Now the trail hit a point where one could go either way, but there was no way to tell from the ground, hard as steel, which was the right way and which was the wrong, if there was such, and he stopped a moment, his face coming up from its weary downward cast. Eyes far older than the years of the traveler scanned the choices; the face was weathered and lined and covered with a full beard that obviously had just grown rather than been cultivated and had, for its trouble, been ignored by its wearer. The beard, like the tangled, shoulder-length hair revealed when the cowl slipped back, had been black once, but it was now tinged with gray bought by hard experience, not comfortable old age.

The man frowned, unable to decide which trail led to somewhere fruitful and also unable to decide at this point if it made much difference which route he chose. Yet he had not lost hope of attaining his goals; the eyes still burned with a fire only fanaticism brought, and the soul was still fueled by a singleness of purpose that said, success or death!

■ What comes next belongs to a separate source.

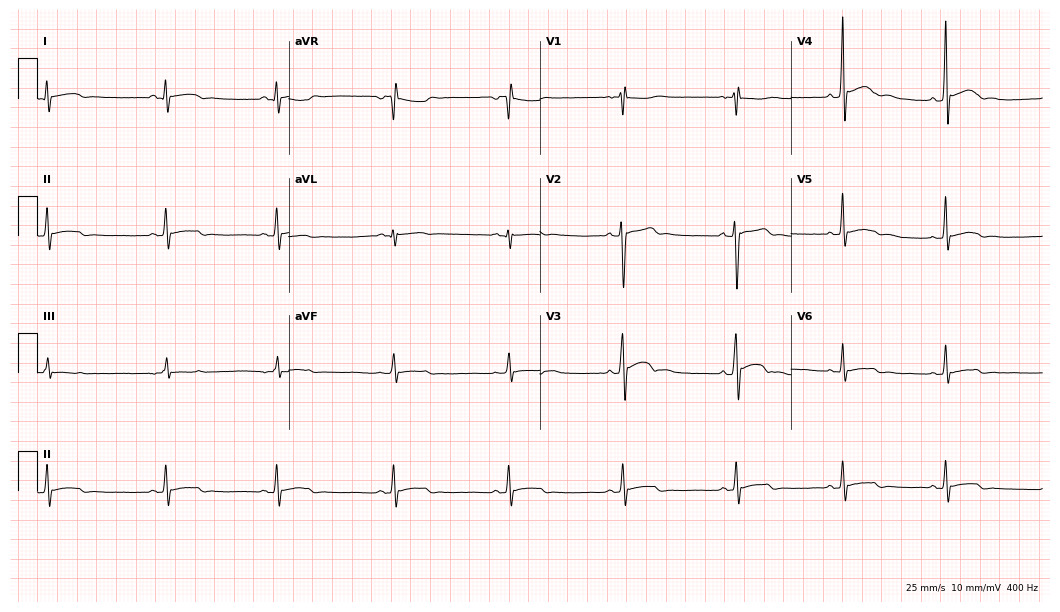
Electrocardiogram (10.2-second recording at 400 Hz), a male patient, 17 years old. Of the six screened findings (first-degree AV block, right bundle branch block (RBBB), left bundle branch block (LBBB), sinus bradycardia, atrial fibrillation (AF), sinus tachycardia), none is recorded. Other findings, if any, are not listed.
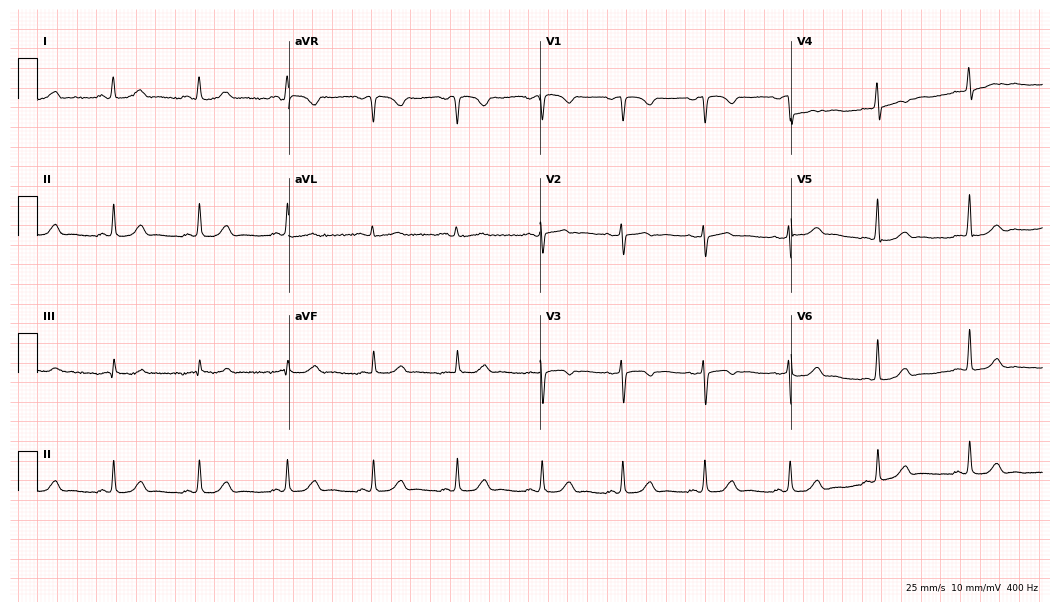
Electrocardiogram (10.2-second recording at 400 Hz), a female patient, 51 years old. Overall reading on record: normal ECG.

The sun was but an hour from the horizon; already the shadows grew long and the wind bolder, the temperature dropping fast under brilliantly clear skies. The horse seemed suddenly nervous and made a nervous sound as the wind came around and seemed to be speaking to its master.

“Which way? Which way? We know the way. We know the way…”

“The way to what?” he asked, rather sardonically, but without fear, his voice breaking the silence and echoing here and there, although he did not shout over the wind, speaking as he was to it—or what was within it.